Business activity in Saudi Arabia rose at its fastest in six months last month as higher government spending drove domestic demand.
Saudi business growth surges to six-month high
Business activity growth in Saudi Arabia surged to its highest level in six months last month as higher government spending drove domestic demand.
Private sector expansion also accelerated in the UAE but at a slower rate, data showed from HSBC's purchasing managers' index for the two countries.
The data suggests Saudi's economy is in stronger health.
"The robust print (in Saudi Arabia) was driven in large part by strong gains in current output, but new orders also rose strongly, suggesting that the economy is likely to maintain momentum over the months ahead," Middle East economists Simon Williams and Liz Martins wrote in a research report yesterday.
Saudi King Abdullah unveiled a US$130 billion (Dh577bn) spending package last year that included public employees receiving a bonus worth two months' salary.
Last month's data indicated that some of that spending is helping to propel the domestic economy, even as the global outlook remains fragile.
New domestic orders were far higher than export orders during last month.

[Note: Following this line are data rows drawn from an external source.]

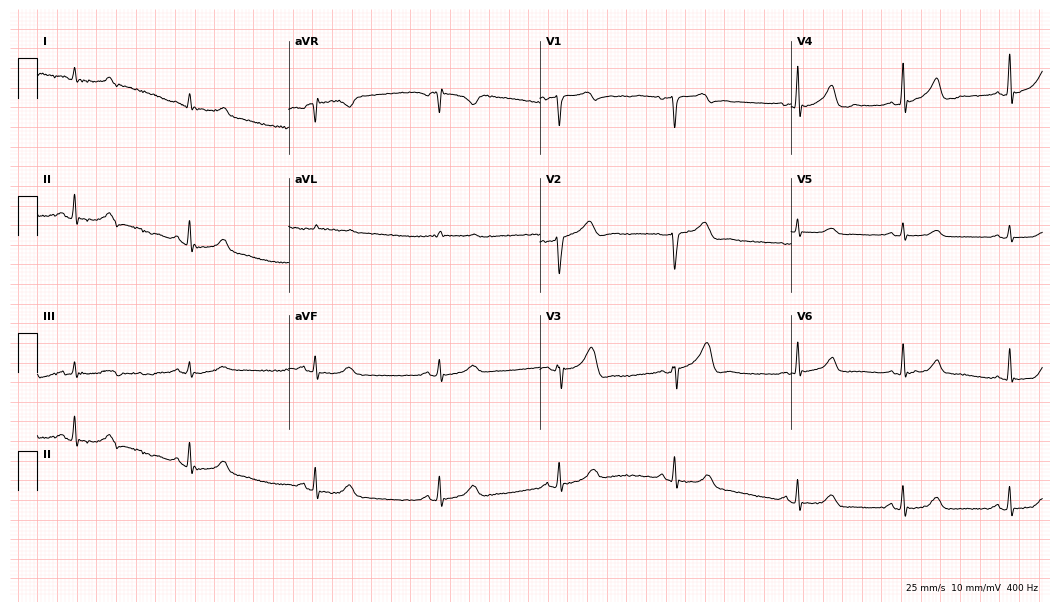
Electrocardiogram, a male, 61 years old. Of the six screened findings (first-degree AV block, right bundle branch block, left bundle branch block, sinus bradycardia, atrial fibrillation, sinus tachycardia), none is recorded. Only these six findings were labelled.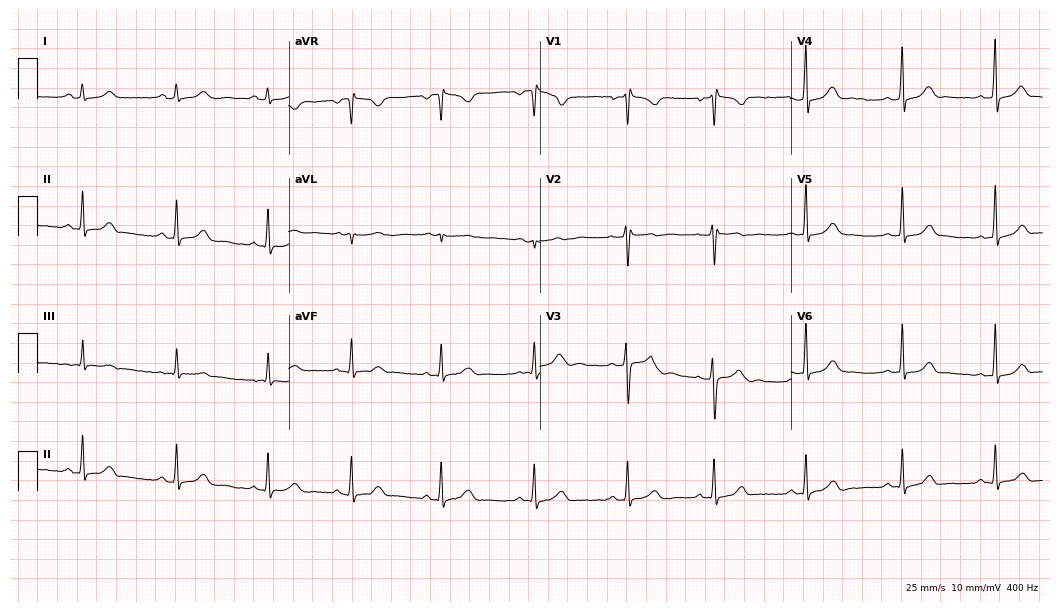
Resting 12-lead electrocardiogram (10.2-second recording at 400 Hz). Patient: a 19-year-old female. Read as a normal ECG.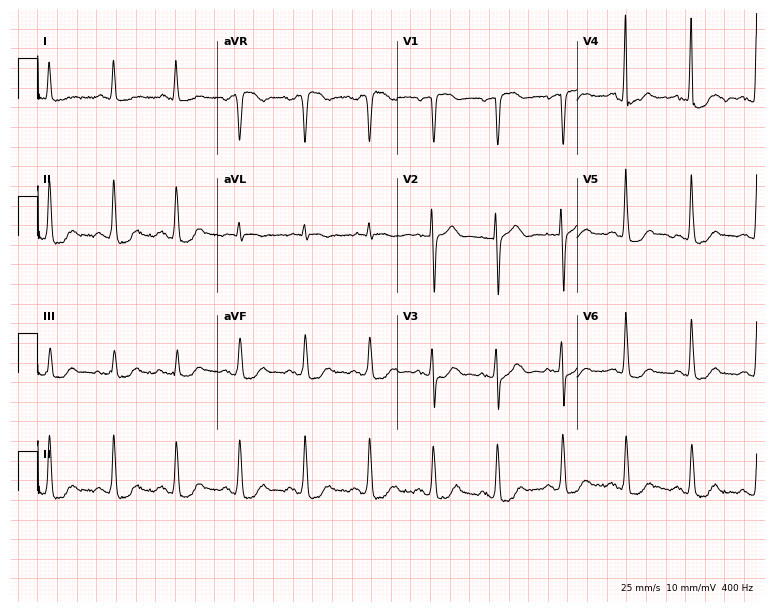
12-lead ECG (7.3-second recording at 400 Hz) from a male, 78 years old. Screened for six findings — first-degree AV block, right bundle branch block, left bundle branch block, sinus bradycardia, atrial fibrillation, sinus tachycardia — none is recorded. Only these six findings were labelled.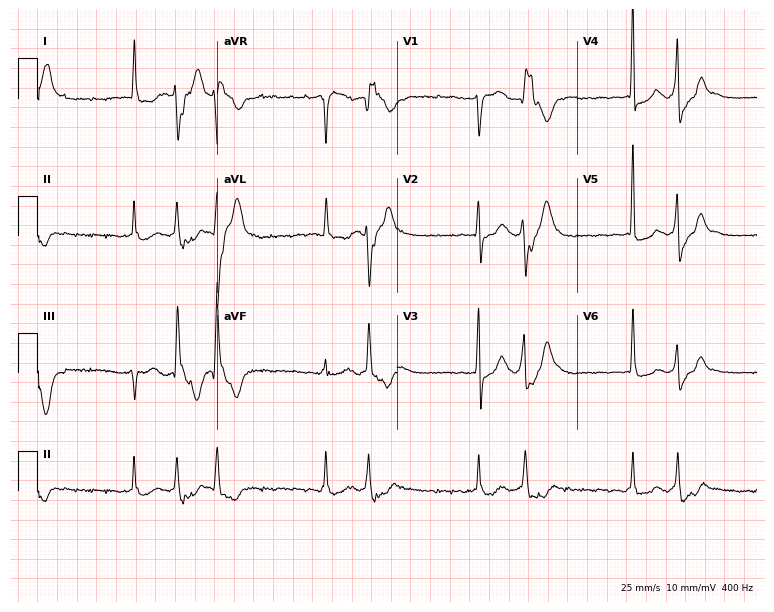
12-lead ECG (7.3-second recording at 400 Hz) from a woman, 65 years old. Findings include atrial fibrillation.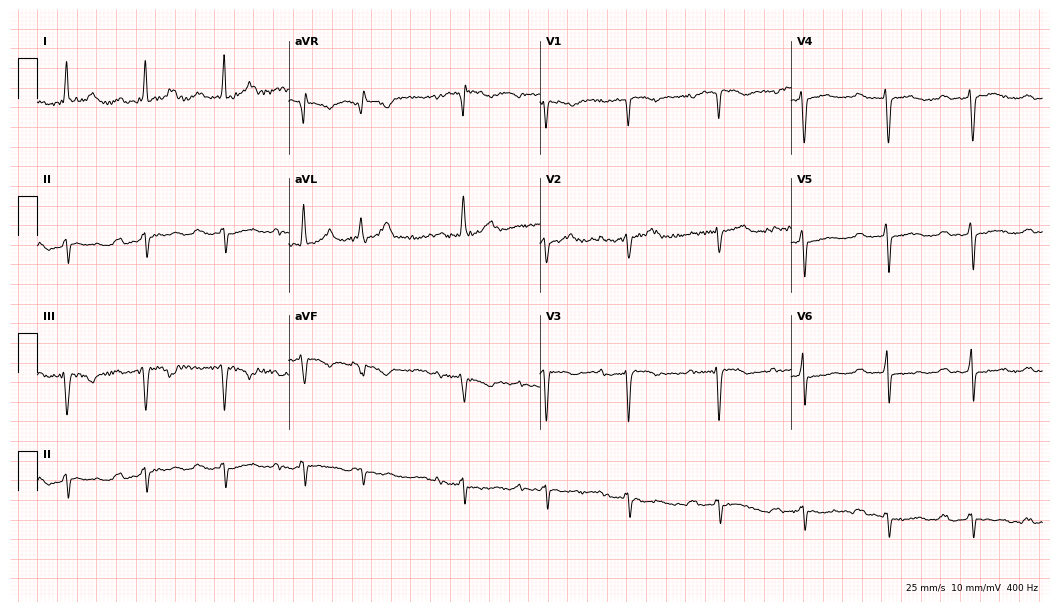
ECG — a male, 78 years old. Findings include first-degree AV block.

The headline PMI passed 60 points last month, an increase of more than two points and the highest score since July last year.
HSBC said there was some evidence in the data to show that strengthening demand was beginning to pressure capacity. In the months ahead, the constraints risked pushing up prices, it said.
In the UAE, the headline PMI index rose from 51.7 December to 52.4 points last month. Last month's rise followed a slight weakening in the index at the end of last year as the reading fell to a four-month low.
"The headline number points to greater stability after a run of declines and its encouraging to see the uptick in new orders," said Mr Williams.
"Employment still looks soft, though, and continued weak output prices despite further gains in costs suggests there continues to be significant spare capacity in the domestic economy."
New order growth picked up at the quickest pace in the last three months. But survey members reported that purchasing activity of European customers remained subdued.